For instance, in deciding what to condition on, we could come up with 10 different strategies and select from these at random. Now p ⇐ 0.1 because the AGI can’t do any better than determining those strategies and picking one at random. As long as all of these strategies do indeed work, so we don’t mind which we get this seems like a big win. And it’s not inconceivable that we could have many different strategies that all perform similarly. For instance, it might be that any of 1000 different weather patterns suffices to push the simulated-world’s politics in a useful direction, and we can pick from those at random to push down the predictability of our conditionals.
Ok this is going to be messy but let me try to convey my hunch for why randomization doesn’t seem very useful.
- Say I have an intervention that’s helpful, and has a baseline 1⁄4 probability. If I condition on this statement, I get 1 “unit of helpfulness”, and a 4x update towards manipulative AGI.
- Now let’s say I have four interventions like the one above, and I pick one at random. p(O | manipulative) = 1⁄4, which is the same as baseline, so I get one unit of helpfulness and no update towards manipulative AGI!
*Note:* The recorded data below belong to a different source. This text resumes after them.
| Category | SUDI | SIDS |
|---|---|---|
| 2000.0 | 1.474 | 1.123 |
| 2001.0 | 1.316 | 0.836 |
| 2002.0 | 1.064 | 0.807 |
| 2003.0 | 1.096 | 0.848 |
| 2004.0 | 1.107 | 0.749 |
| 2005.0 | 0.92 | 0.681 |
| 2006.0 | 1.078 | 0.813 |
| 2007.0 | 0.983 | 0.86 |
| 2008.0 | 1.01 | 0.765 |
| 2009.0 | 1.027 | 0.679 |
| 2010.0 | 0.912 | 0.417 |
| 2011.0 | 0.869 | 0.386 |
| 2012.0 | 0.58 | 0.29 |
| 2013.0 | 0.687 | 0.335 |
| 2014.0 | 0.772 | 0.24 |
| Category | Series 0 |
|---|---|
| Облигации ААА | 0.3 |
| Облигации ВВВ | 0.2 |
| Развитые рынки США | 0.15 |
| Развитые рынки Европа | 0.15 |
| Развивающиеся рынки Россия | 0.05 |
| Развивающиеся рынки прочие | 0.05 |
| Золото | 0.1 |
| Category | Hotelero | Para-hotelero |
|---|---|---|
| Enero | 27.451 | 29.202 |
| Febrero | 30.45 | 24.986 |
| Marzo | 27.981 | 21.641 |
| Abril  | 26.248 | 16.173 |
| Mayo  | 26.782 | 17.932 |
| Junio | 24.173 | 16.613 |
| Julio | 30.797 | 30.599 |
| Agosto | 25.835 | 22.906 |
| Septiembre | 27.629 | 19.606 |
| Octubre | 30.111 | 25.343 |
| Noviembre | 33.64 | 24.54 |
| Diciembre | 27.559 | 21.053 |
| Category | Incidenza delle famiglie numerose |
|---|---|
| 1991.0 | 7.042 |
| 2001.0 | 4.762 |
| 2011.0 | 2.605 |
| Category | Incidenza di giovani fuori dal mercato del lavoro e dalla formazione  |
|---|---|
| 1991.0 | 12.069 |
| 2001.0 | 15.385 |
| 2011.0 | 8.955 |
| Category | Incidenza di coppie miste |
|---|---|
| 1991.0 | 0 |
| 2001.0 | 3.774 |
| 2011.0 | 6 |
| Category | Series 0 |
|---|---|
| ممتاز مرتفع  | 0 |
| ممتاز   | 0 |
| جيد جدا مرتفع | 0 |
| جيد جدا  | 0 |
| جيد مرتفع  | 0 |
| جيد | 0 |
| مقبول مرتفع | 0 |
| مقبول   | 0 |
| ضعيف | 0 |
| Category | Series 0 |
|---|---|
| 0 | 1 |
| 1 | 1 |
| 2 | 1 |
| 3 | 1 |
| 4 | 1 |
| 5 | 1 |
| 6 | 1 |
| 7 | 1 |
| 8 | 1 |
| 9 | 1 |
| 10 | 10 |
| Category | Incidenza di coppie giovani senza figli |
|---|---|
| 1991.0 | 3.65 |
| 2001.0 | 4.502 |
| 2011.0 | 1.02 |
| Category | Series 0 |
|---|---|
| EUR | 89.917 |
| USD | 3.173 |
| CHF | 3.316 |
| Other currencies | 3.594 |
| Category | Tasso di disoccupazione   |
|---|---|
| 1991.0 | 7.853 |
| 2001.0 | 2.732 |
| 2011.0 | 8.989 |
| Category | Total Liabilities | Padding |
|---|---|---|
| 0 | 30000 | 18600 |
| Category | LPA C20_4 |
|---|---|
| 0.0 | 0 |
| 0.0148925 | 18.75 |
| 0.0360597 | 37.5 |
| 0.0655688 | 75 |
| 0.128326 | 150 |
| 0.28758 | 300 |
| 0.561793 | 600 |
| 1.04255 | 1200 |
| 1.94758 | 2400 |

- BUT, the four interventions have to be mutually exclusive. Which means that if I’d done no simulation at all, I would’ve gotten my one unit of helpfulness anyway, since the four interventions cover all possible outcomes.
- Ok, well, what if my four interventions 1⁄8 baseline probability each, so only 50% total. Then I pick one at random, p(O | natural) = 1⁄8, p(O | manipulative) = 1⁄4, so I get a 2x update towards manipulative AGI. This is the same as if I’d just conditioned on the statement “one of my four interventions happens”, and let the randomization happen inside the simulation instead of outside. The total probability of that is 50%, so I get my one unit of helpfulness, at the cost of a 2x update.
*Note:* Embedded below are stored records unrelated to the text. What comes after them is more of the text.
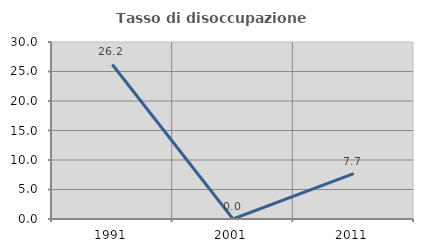
| Category | Tasso di disoccupazione giovanile  |
|---|---|
| 1991.0 | 26.19 |
| 2001.0 | 0 |
| 2011.0 | 7.692 |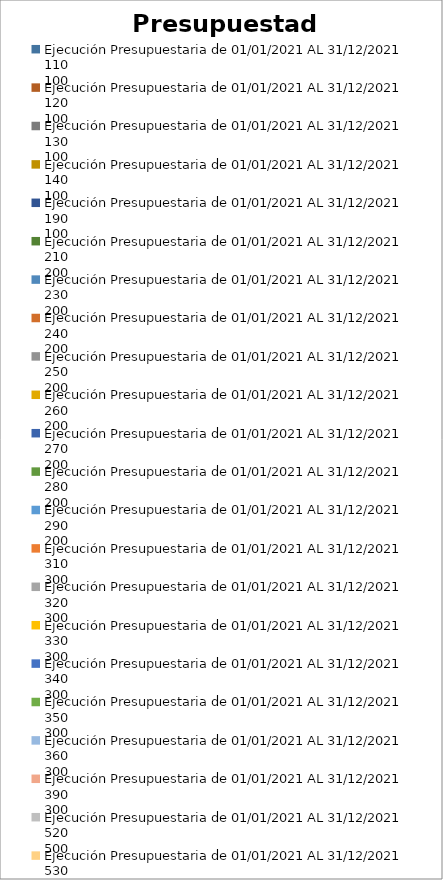
| Category | Presupuestado | Ejecutado | Saldos |
|---|---|---|---|
| 0 | 10984188800 | 10504725466 | 479463334 |
| 1 | 88900000 | 71962012 | 16937988 |
| 2 | 2986444322 | 2898949812 | 87494510 |
| 3 | 2464983984 | 2434632435 | 30351549 |
| 4 | 362880775 | 346128457 | 16752318 |
| 5 | 538852670 | 514114302 | 24738368 |
| 6 | 621026069 | 523691495 | 97334574 |
| 7 | 2007207202 | 941842269 | 1065364933 |
| 8 | 785891792 | 412380000 | 373511792 |
| 9 | 1121030905 | 517062538 | 603968367 |
| 10 | 2454900000 | 2272870000 | 182030000 |
| 11 | 112052000 | 46247000 | 65805000 |
| 12 | 107865768 | 90498480 | 17367288 |
| 13 | 41676600 | 41676600 | 0 |
| 14 | 58000000 | 43507905 | 14492095 |
| 15 | 77339250 | 77339250 | 0 |
| 16 | 305048888 | 304984896 | 63992 |
| 17 | 75000000 | 15511550 | 59488450 |
| 18 | 200000000 | 200000000 | 0 |
| 19 | 9505000 | 9505000 | 0 |
| 20 | 4781200042 | 3228847962 | 1552352080 |
| 21 | 1100000000 | 240642000 | 859358000 |
| 22 | 1610000000 | 689248028 | 920751972 |
| 23 | 75000000 | 46850000 | 28150000 |
| 24 | 420000000 | 136864000 | 283136000 |
| 25 | 2167900000 | 2069740000 | 98160000 |
| 26 | 1663444907 | 1663444907 | 0 |
| 27 | 153137384 | 10483120 | 142654264 |
| 28 | 37373476358 | 30353749484 | 7019726874 |

Maybe the core thing here is a consequence of framing our conditions as giving us bits of search to get lottery outcomes that we like. Rolling the dice to determine what to condition on isn’t doing anything different from just using a weaker search condition—it gives up bits of search, and so it has to pay less.
Got it, that’s very clear. Thanks!
So this point reduces to “we want our X:1 update to be as mild as possible, so use the least-specific condition that accomplishes the goal”.
I think so. But I’d want to sit down and prove something more rigorously before abandoning the strategy, because there may be times we can get value for free in situations more complicated than this toy example.